Several newly synthesized 4-hydroxycinnamamide derivatives such as 3-(3',5'-di-isopropyl-4'-hydroxybenzylidene)-2-oxindol (ST 280), 3-(3',5'-di-methylthiomethyl-4'-hydroxybenzylidene)-2-oxindole (ST 458), alpha-cyano-3-ethoxy-4-hydroxy-5-phenylthiomethylcinnamamide (ST 638) and 3-(3'-ethoxy-4'-hydroxy-5'-phenylthiomethylbenzylidene)-2-pyrol idinone (ST 642) were found to inhibit tyrosine-specific protein kinase activity of the epidermal growth factor (EGF) receptor with IC50 values of 0.44 microM, 0.44 microM, 0.37 microM and 0.85 microM, respectively. None of them showed inhibitory effect on the enzyme activities of serine- and/or threonine-specific protein kinases such as cAMP-dependent protein kinase, Ca2+/phospholipid-dependent protein kinase C, casein kinase I and casein kinase II. In addition, none of them had effect on Na+/K+-ATPase or 5'-nucleotidase. The results suggest that the compound ST 280, ST 458, ST 638 and ST 642 are potent and specific inhibitors of tyrosine-specific protein kinase.

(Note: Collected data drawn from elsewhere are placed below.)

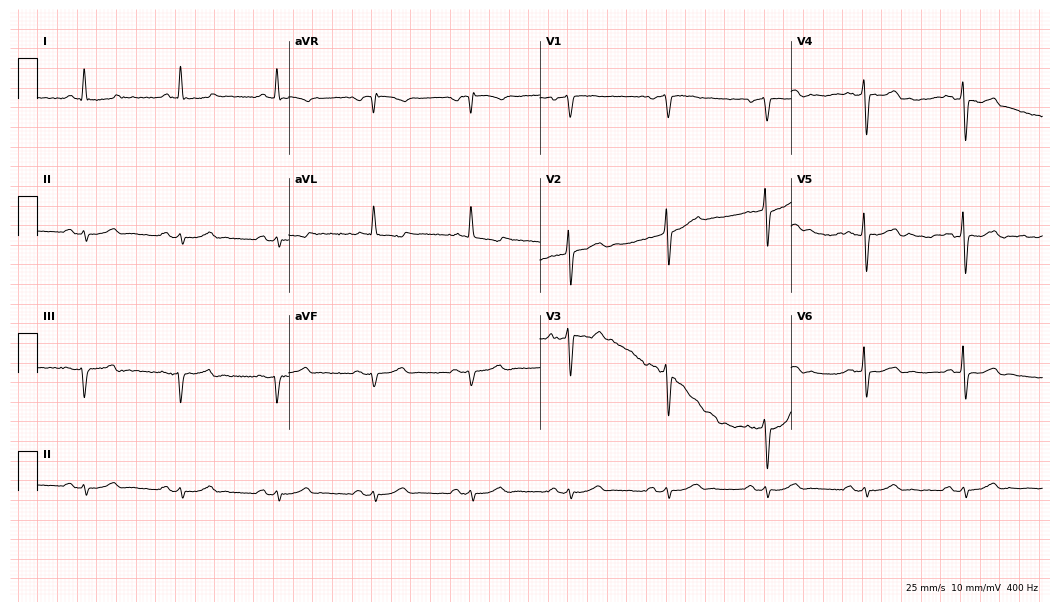
Electrocardiogram, a male patient, 72 years old. Of the six screened findings (first-degree AV block, right bundle branch block (RBBB), left bundle branch block (LBBB), sinus bradycardia, atrial fibrillation (AF), sinus tachycardia), none is recorded. Only these six findings were labelled.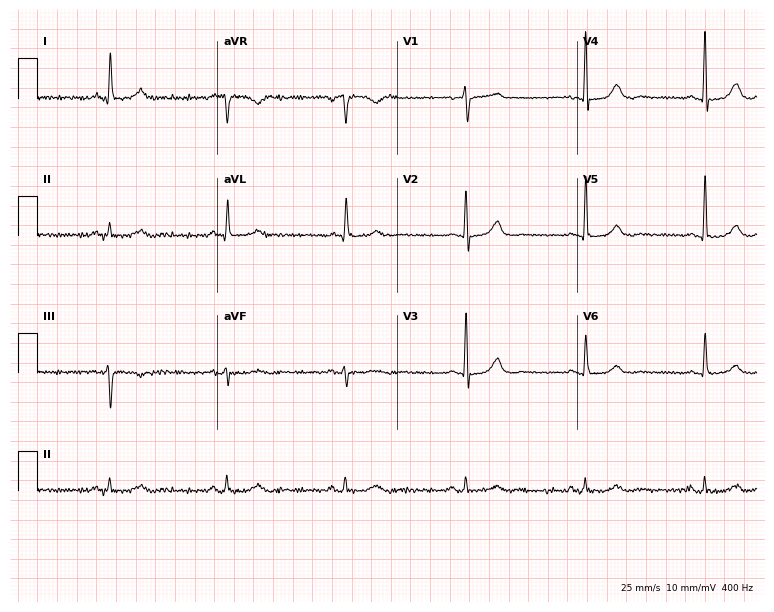
Resting 12-lead electrocardiogram. Patient: a 73-year-old woman. None of these six findings is recorded: first-degree AV block, right bundle branch block, left bundle branch block, sinus bradycardia, atrial fibrillation, sinus tachycardia. Findings outside these six are not listed.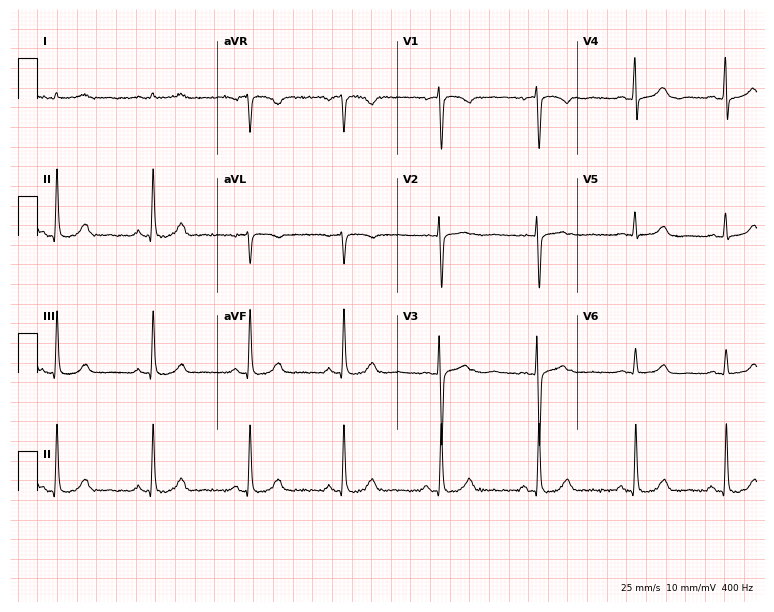
12-lead ECG from a woman, 35 years old (7.3-second recording at 400 Hz). Recorded interpretation: within normal limits.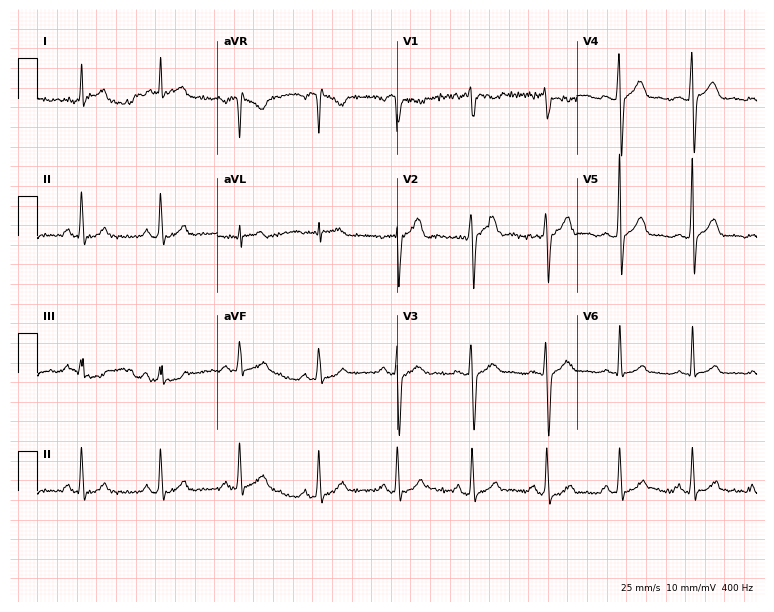
12-lead ECG (7.3-second recording at 400 Hz) from a 41-year-old male patient. Labelled as a normal ECG.

已发现几种新合成的4-羟基肉桂酰胺衍生物,如3-(3',5'-二异丙基-4'-羟基亚苄基)-2-氧代吲哚(ST 280)、3-(3',5'-二甲基硫代甲基-4'-羟基亚苄基)-2-氧代吲哚(ST 458)、α-氰基-3-乙氧基-4-羟基-5-苯基硫代甲基肉桂酰胺(ST 638)和3-(3'-乙氧基-4'-羟基-5'-苯基硫代甲基亚苄基)-2-吡咯烷酮(ST 642),它们对表皮生长因子(EGF)受体的酪氨酸特异性蛋白激酶活性具有抑制作用,IC50值分别为0.44微摩尔/升、0.44微摩尔/升、0.37微摩尔/升和0.85微摩尔/升。它们均未对丝氨酸和/或苏氨酸特异性蛋白激酶如环磷酸腺苷依赖性蛋白激酶、Ca2+/磷脂依赖性蛋白激酶C、酪蛋白激酶I和酪蛋白激酶II的酶活性表现出抑制作用。此外,它们均对Na+/K+-ATP酶或5'-核苷酸酶无影响。结果表明,化合物ST 280、ST 458、ST 638和ST 642是酪氨酸特异性蛋白激酶的有效且特异性抑制剂。